What to make of news that HSBC, the UK’s biggest bank, is offering new customers a mortgage matching deal from Monday 14 April, which will match expiring fixed-rate deals for another two years?
Other banks are bolting and nailing shut closing their doors to business and putting their mortgage rates up. Have the senior bods at HSBC not been reading the newspapers recently, which only yesterday went crazy over a drop of 2.5% in house prices?
Quite the opposite. HSBC has suffered a little at the hands of sub-prime in the US, but it’s lightly exposed to UK housing, with just a 3% share of the mortgage market. That’s way out of line with its status as our biggest bank and FTSE 100 heavyweight.

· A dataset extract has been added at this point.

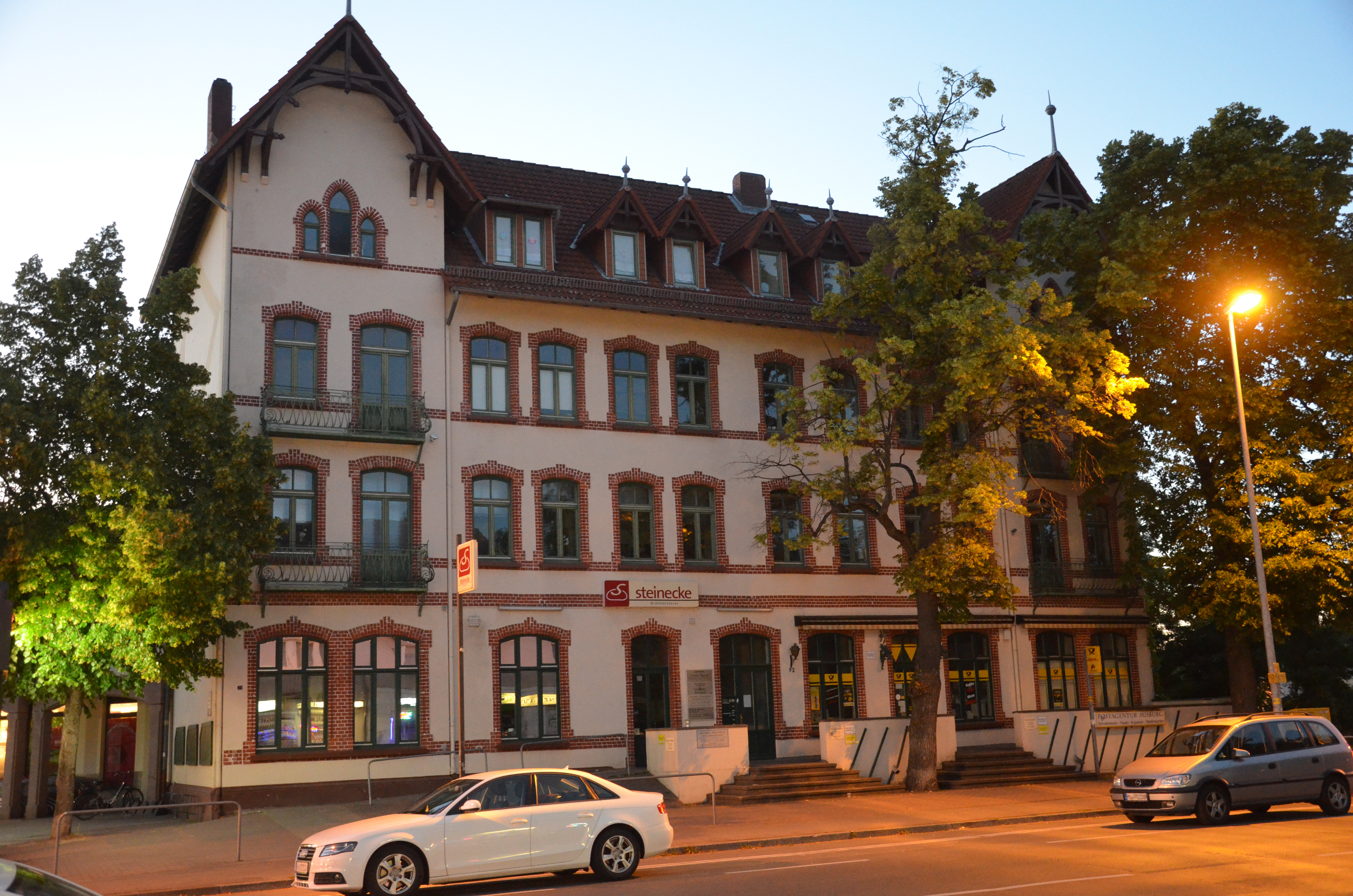 Das 1892 errichtete ehemalige Kurhaus Friedenstal unter der heutigen Adresse Hannoversche Straße 92 in Hannover, Stadtteil Misburg-Nord ...

HSBC is incredibly well-funded, too. Thanks to legions of diligent Far Eastern savers, it has no need to access the wholesale funding market that’s shut down due to the credit crunch, and which ultimately did for Northern Rock.
HSBC wants the best new mortgage customers
I don’t believe HSBC wants to expand its exposure to Britain’s wobbly housing market too much, however. Rather, it’s using its strength to cherry pick the new best customers, as well as cannily benefiting from free publicity due to its apparent contrariness.
The small print excludes all but the best customers:
- A 20% deposit is required to qualify for the new deal
- You’ll need to pay a hefty fee
- The maximum loan is £250,000
- According to the BBC’s Working Lunch, you’ll also need to open a current account with HSBC
The deal does look very attractive if you do qualify; the lowest rate it will match is 4.54%, which is extremely competitive in the current climate.
HSBC says the deal will only be available for five weeks from Monday, so keep an eye on the HSBC website if you’re interested.